• _EXERCISE DETAILS_
What is needed is the exact text of each line in the listing below from the one with "cette photo ete" up to and including the one with "une carte montrant", and no pictures.

• _DATA SUPPLIED_
┄┄┄┄┄┄
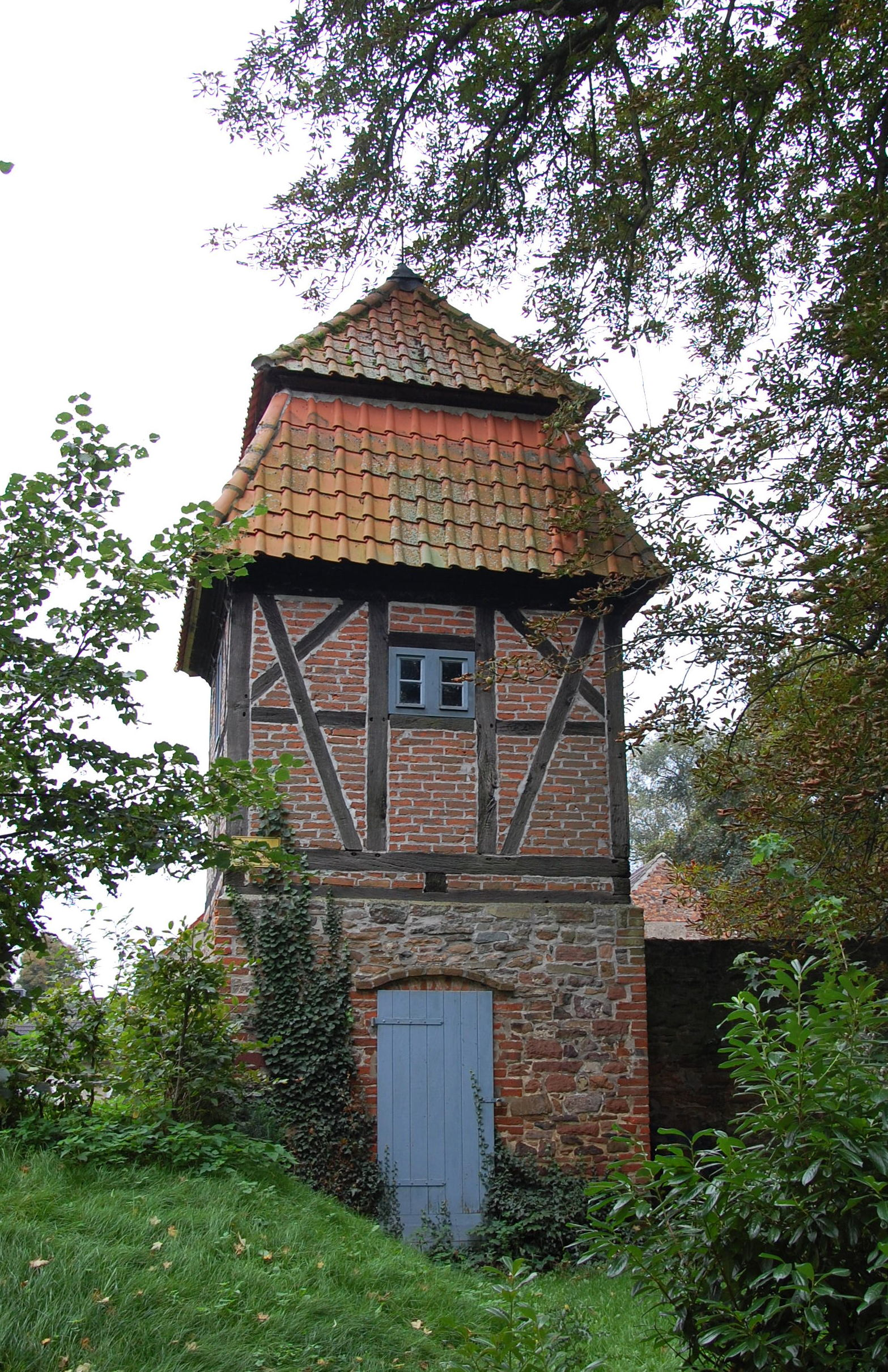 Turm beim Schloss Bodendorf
┄┄┄┄┄┄
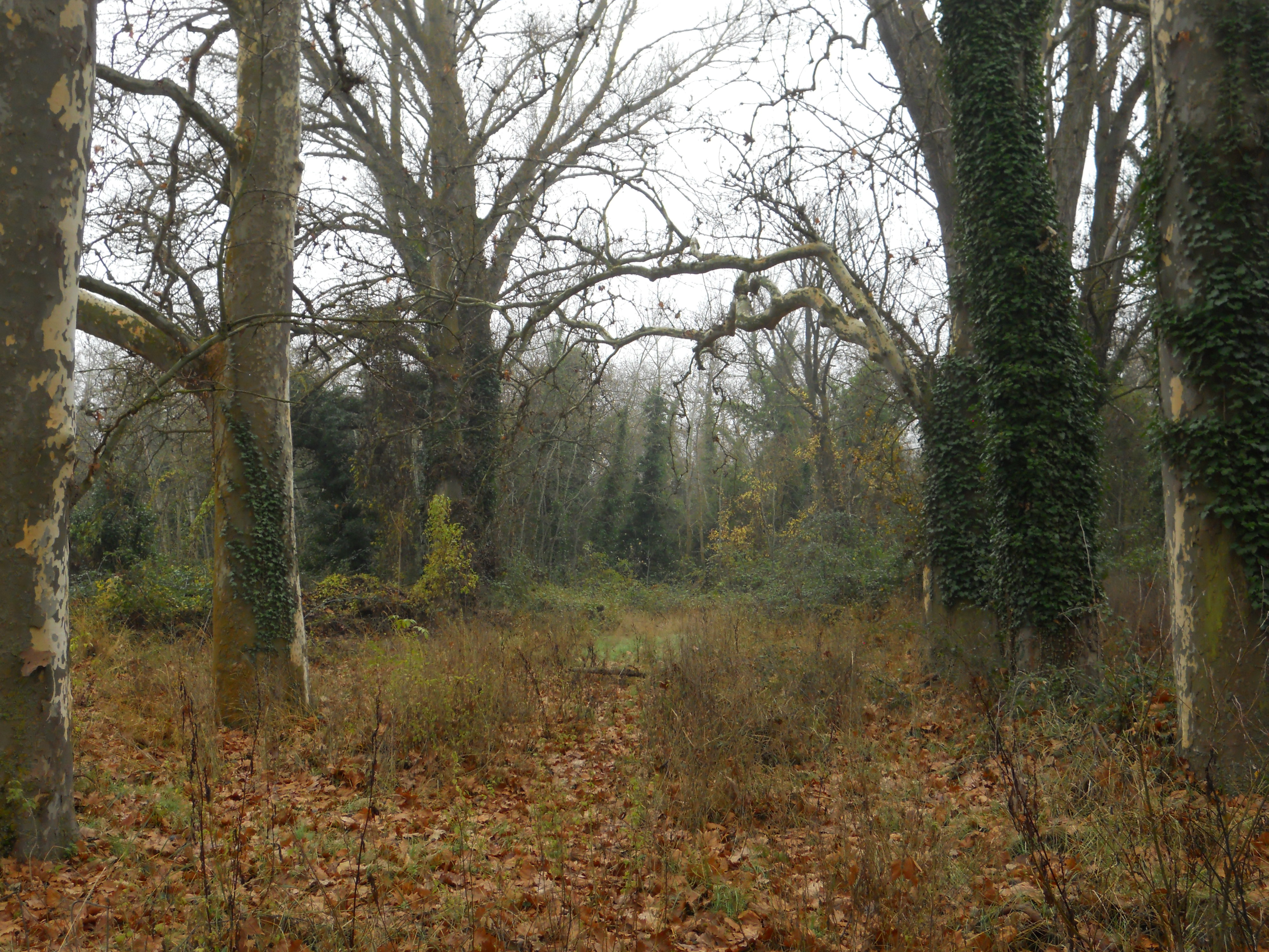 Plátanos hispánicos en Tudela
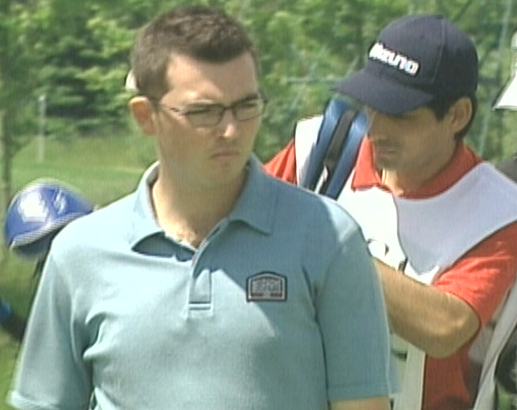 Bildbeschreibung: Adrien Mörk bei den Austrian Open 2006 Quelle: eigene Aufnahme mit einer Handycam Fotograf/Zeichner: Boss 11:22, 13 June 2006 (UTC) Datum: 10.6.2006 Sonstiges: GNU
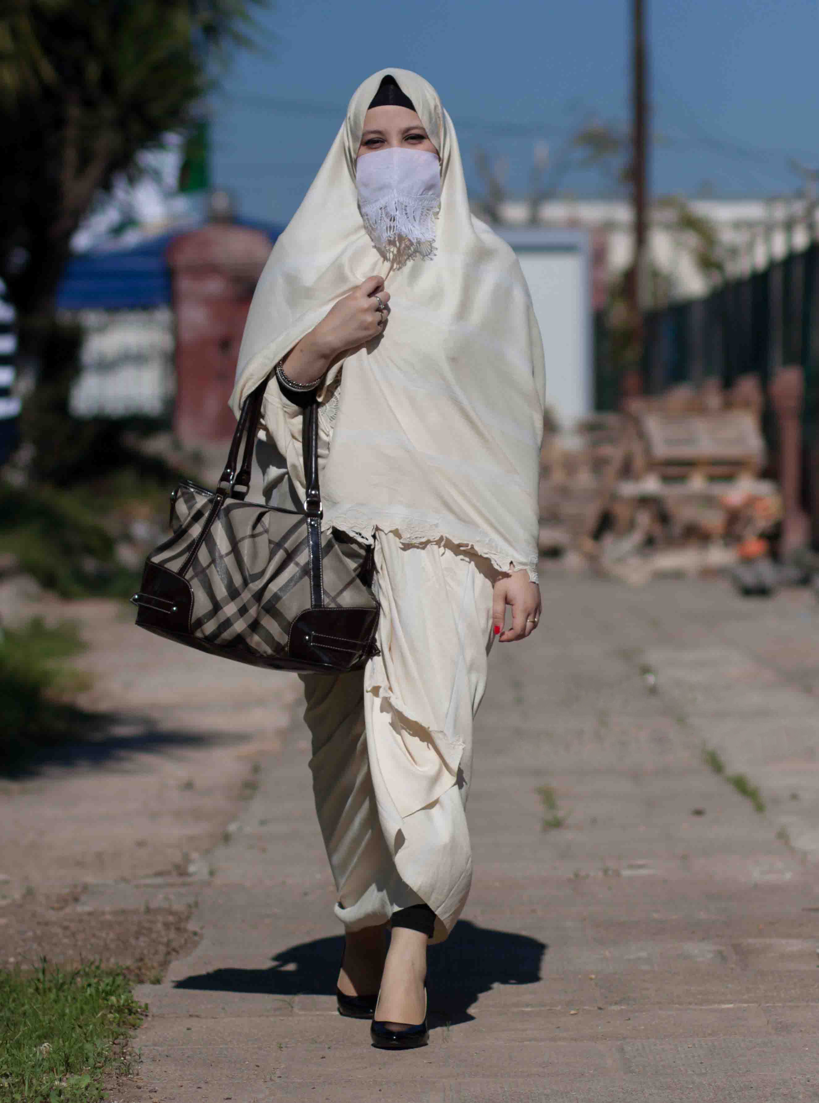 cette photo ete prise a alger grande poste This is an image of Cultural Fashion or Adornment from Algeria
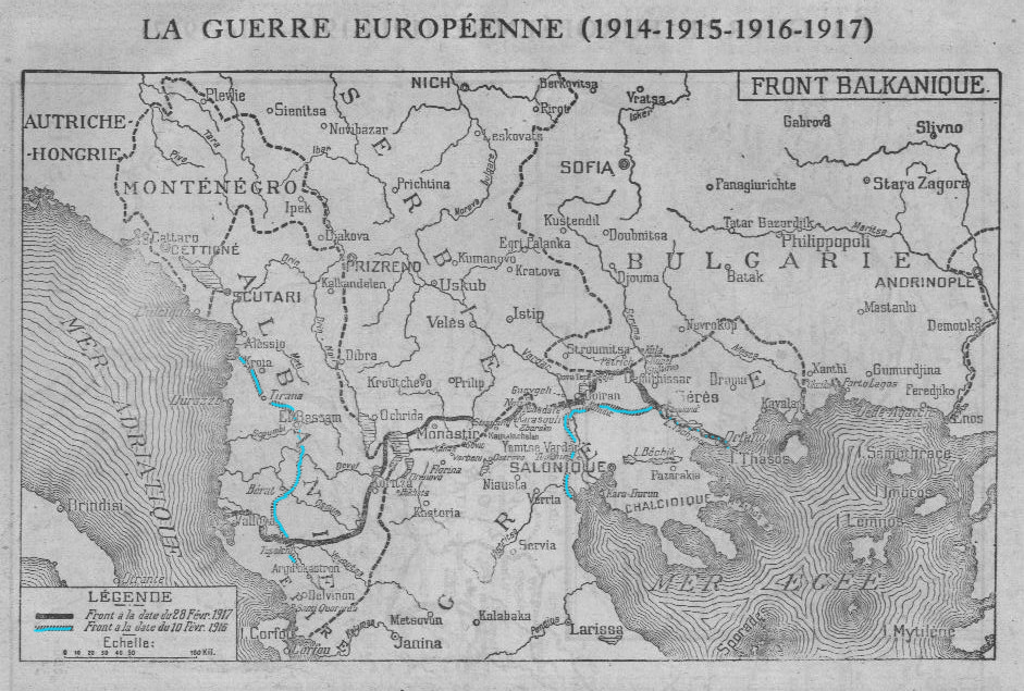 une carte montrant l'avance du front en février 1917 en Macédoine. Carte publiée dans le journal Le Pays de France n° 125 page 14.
┄┄┄┄┄┄
• _SOLUTION FOR THIS TASK_
 cette photo ete prise a alger grande poste This is an image of Cultural Fashion or Adornment from Algeria
 une carte montrant l'avance du front en février 1917 en Macédoine. Carte publiée dans le journal Le Pays de France n° 125 page 14.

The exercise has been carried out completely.